» DATASET EXTRACT

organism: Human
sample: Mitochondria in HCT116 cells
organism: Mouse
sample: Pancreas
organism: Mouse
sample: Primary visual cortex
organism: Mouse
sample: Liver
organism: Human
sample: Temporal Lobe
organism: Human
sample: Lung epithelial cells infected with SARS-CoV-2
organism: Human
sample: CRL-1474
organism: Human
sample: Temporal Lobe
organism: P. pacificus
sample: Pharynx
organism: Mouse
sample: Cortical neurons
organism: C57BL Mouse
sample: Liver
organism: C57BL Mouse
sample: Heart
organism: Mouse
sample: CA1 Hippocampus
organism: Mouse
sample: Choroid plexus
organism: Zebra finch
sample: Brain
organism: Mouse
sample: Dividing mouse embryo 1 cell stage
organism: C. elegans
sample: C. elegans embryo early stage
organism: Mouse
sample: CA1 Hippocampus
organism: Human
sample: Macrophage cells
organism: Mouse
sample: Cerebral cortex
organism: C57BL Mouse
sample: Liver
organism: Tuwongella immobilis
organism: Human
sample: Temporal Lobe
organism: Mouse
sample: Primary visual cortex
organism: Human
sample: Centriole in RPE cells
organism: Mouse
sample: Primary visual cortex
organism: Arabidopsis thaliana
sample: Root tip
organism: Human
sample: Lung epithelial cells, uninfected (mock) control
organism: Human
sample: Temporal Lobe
...
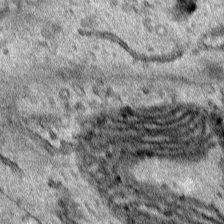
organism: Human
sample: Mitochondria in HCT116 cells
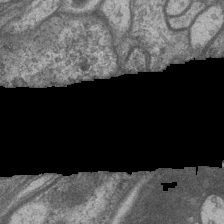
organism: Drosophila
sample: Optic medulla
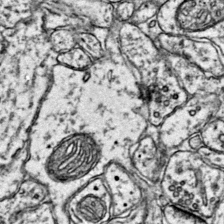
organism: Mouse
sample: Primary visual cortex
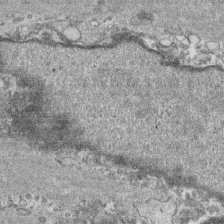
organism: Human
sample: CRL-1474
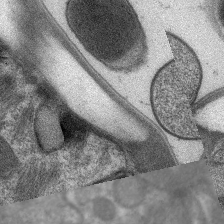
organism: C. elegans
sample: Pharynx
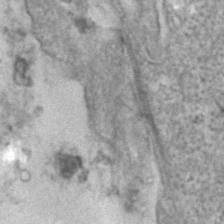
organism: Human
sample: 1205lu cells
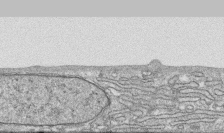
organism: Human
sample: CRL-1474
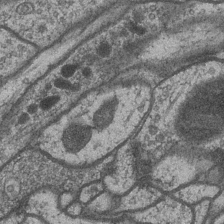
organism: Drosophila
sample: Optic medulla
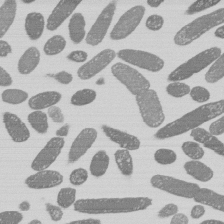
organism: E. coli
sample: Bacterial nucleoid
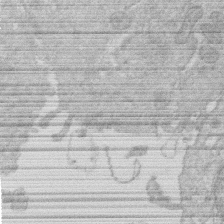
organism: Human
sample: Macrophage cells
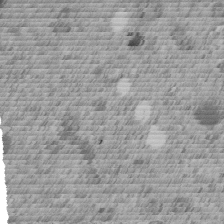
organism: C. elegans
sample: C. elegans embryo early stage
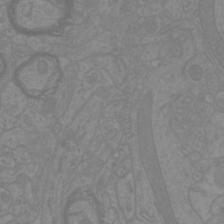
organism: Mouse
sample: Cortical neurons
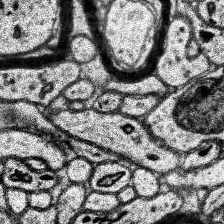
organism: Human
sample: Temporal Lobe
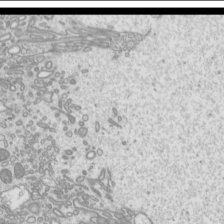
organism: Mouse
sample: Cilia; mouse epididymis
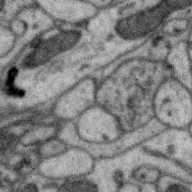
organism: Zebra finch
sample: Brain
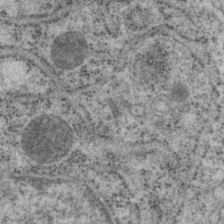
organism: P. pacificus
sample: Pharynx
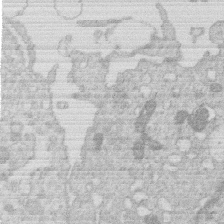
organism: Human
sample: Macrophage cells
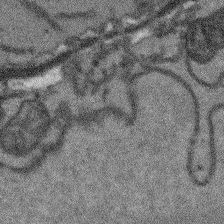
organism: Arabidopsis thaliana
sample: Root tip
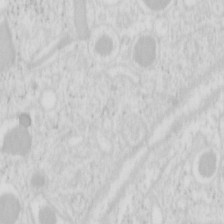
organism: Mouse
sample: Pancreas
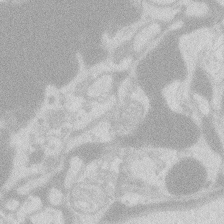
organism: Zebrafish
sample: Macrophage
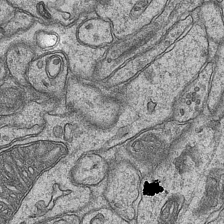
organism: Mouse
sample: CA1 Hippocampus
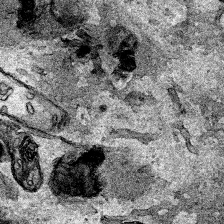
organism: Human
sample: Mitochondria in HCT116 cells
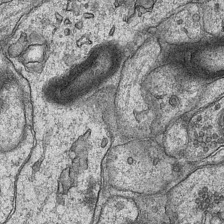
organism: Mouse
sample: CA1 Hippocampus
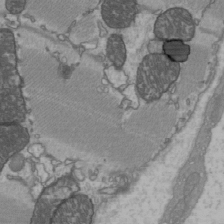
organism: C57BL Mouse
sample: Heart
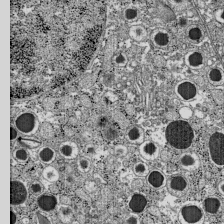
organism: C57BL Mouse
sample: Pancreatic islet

» YOUR OBJECTIVE
Repeat, word for word, the lines of the material above from the one holding "organism: Zebrafish" through the one holding "sample: Pancreatic islet". Leave out pictures.

» TASK RESPONSE
organism: Zebrafish
sample: Macrophage
organism: Mouse
sample: CA1 Hippocampus
organism: Human
sample: Mitochondria in HCT116 cells
organism: Mouse
sample: CA1 Hippocampus
organism: C57BL Mouse
sample: Heart
organism: C57BL Mouse
sample: Pancreatic islet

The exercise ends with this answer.